What happens to a virtual base class on being derived in multilevel inheritance?

Question

While playing around with inheritance, i happened to try this :

class A
{ int i; };

class B : virtual public A
{ int j; };

class C : public B
{ int k; };

int main()
{
    std::cout<<sizeof(C)/sizeof(int);
    return 0;
}

Which gave me the output 6

While the following worked as expected giving the output 3

class A
{ int i; };

class B : public A  // No virtual here
{ int j; };

class C : public B
{ int k; };

int main()
{
    std::cout<<sizeof(C)/sizeof(int);
    return 0;
}

Why this difference ? and, why is it double of the second case ?

Answer 1

This is implementation dependent.

However, almost all compilers will use the same mechanism, whenever you have a virtual keyword the compiler needs to do some additional bookkeeping through vptr and vtables. This extra bookkeeping adds to the class size.

Strictly, You should rely on the size to be anything specific and that is the reason why the standard provides sizeof to get the actual size rather than guess-timate it.

Answer 2

Quite simply, virtual inheritance involves extra overhead. A typical implementation would require at least an extra pointer.

See question 4 in Virtual tables and virtual pointers for multiple virtual inheritance and type casting and the answers.

Answer 3

class A {
    int i;
};

class B : public A {
    int j;
};

In this example, which does not use virtual inheritance, an object of type B can be laid out as if B had been defined like this:

class B0 {
    int i;
    int j;
};

Once you introduce virtual inheritance, this doesn't work:

class C : public virtual A {
    int k;
};

class D : public virtual A {
    int l;
};

class E : public C, public D {
    int m;
};

An object of type C has two int members: k from the definition of C and i from the definition of A. Similarly, an object of type D has two int members, l and i.
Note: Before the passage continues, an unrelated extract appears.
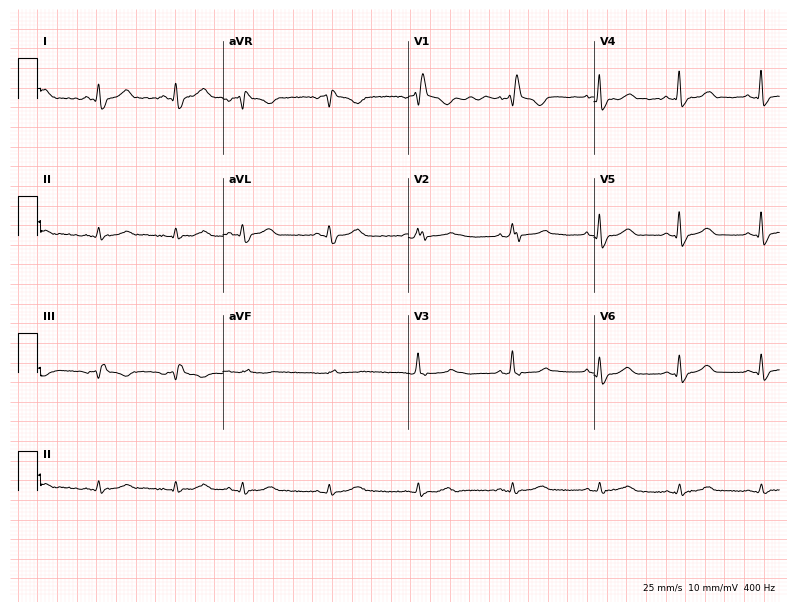
12-lead ECG (7.6-second recording at 400 Hz) from a male, 65 years old. Findings include right bundle branch block.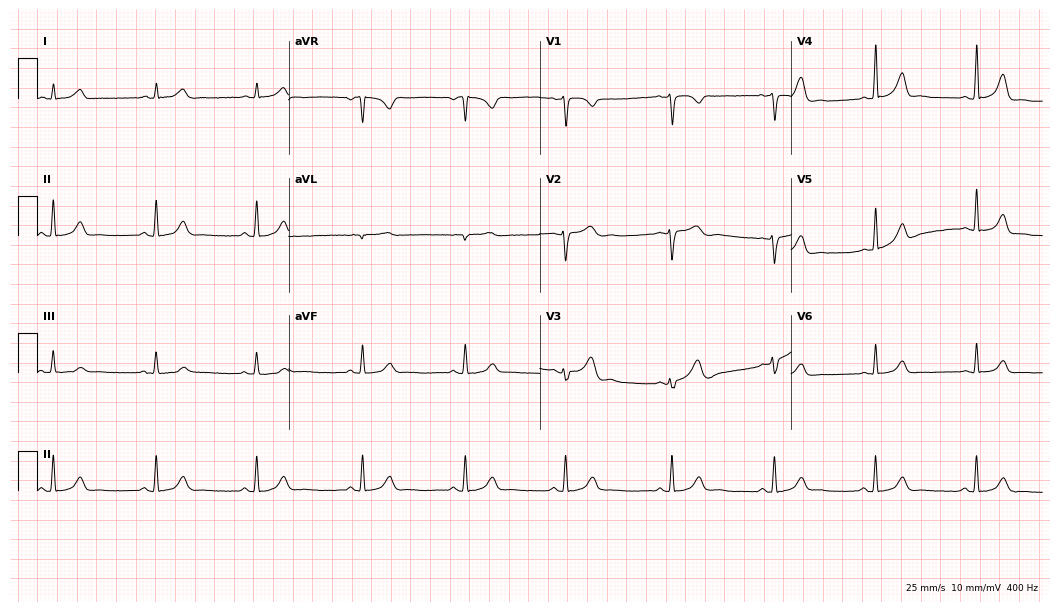
12-lead ECG from a woman, 31 years old (10.2-second recording at 400 Hz). Recorded interpretation: within normal limits.

So far, so good. The tricky part comes with class E: it, too, has one int member i, because both instances of A are virtual bases. So neither C nor D can't be written like B0 above, because then E would end up with two copies of i.

The solution is to add a layer of indirection. Objects of type C, D, and E look something like this (pseudo-code, don't try to compile it):

class C0 {
    int *cip = &i;
    int k;
    int i;
};

class D0 {
    int *dip = &i;
    int l;
    int i;
};

class E0 {
// C0 subobect:
    int *cip = &i;
    int k;
// D0 subobject:
    int *dip = &i;
    int l;
// E data:
    int *eip = &i;
    int m;
    int i;
};

What you're seeing in the size of E is those extra pointers, which make it possible to have a single copy of i regardless of how C and D are combined in a derived class. (In reality, each of those pointers would be a pointer to A, since A can certainly have more than one data member, but that's too hard to represent in this simple pseudo-code).

Answer 4

It depends on your compiler's implementation. Different compiler has different result. But one is certain, the result must more than three.